Gravitational Classifier

Date May 2026
Result 3rd Place
Category Machine Learning
Flag ZiTF{chimpanzee_love_banana}
Author Maxime Reynaud
Overview

A classic ML forensics challenge: you are handed a single serialised scikit-learn model in .pkl format and must extract a three-word passphrase hidden across its internals. No training data, no API, no server. Just you and the model weights...

The three words are concealed through three different techniques: an anomalous coefficient in a secret classification class, a custom base64-encoded model attribute, and ASCII values embedded as unusually large integers in a second class's coefficients. Each path requires a slightly different angle of inspection.

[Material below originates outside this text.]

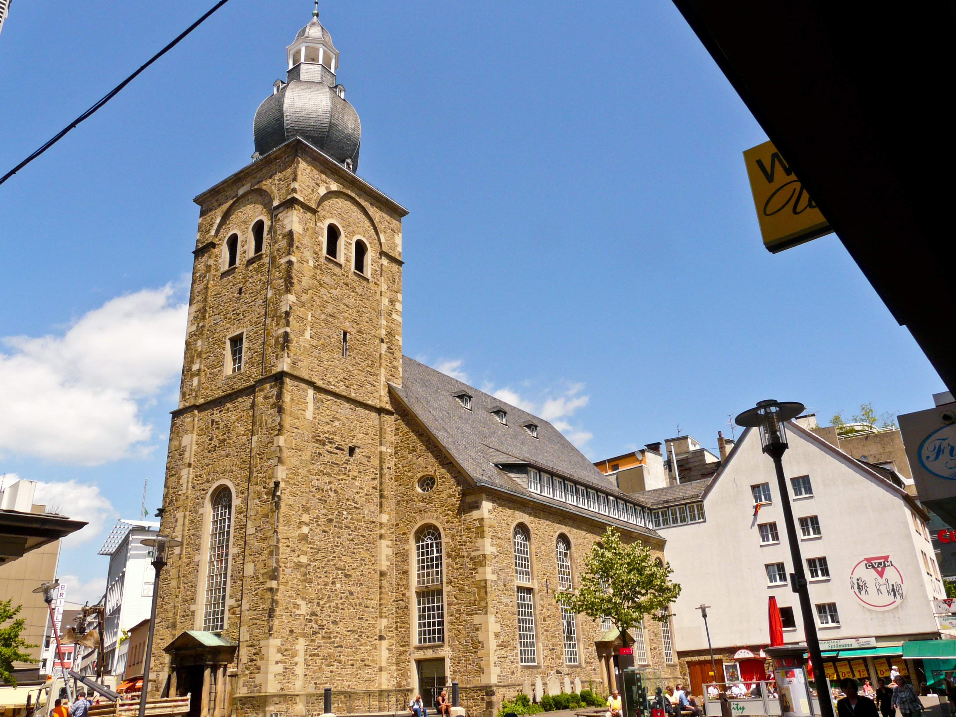 Alte Reformierte Kirche Wuppertal ElberfeldThis is a photograph of an architectural monument., no. 0

You can download and try the CTF challenge using the model .pkl file gravitational_model2.pkl and solve it using my personal python write up ML_AuvergnHack2026.py. Both of these files are available to download on the right hand side

Challenge Description
Challenge prompt Dr. Bonobo, a principal researcher in artificial intelligence at the Simian-7 orbital station, was urgently transferred after being suspected of spying on behalf of a dissident faction. Before his departure, he was working on a machine learning model designed to classify astronomical objects around Sagittarius Ape-Star. Simian counterintelligence recovered the trained model file (.pkl) from his workstation. Analysts believe it contains classified information regarding the upcoming secret mission! Maybe a passphrase? Load the model, inspect its inner workings, and reconstruct the hidden passphrase. The flag consists of three words scattered throughout the model. Combine them with underscores to obtain the complete flag.
Definitions Pickle: It can be used to serialize Python object structures, which refers to the process of converting an object in the memory to a byte stream that can be stored as a binary file on disk. When we load it back to a Python program, this binary file can be de-serialized back to a Python object. - Python Programming and Numerical Methods

Vectorizer: Converts text into numerical features that a machine learning model can understand. In this challenge, the vectorizer turns input words into a 238-dimensional feature vector.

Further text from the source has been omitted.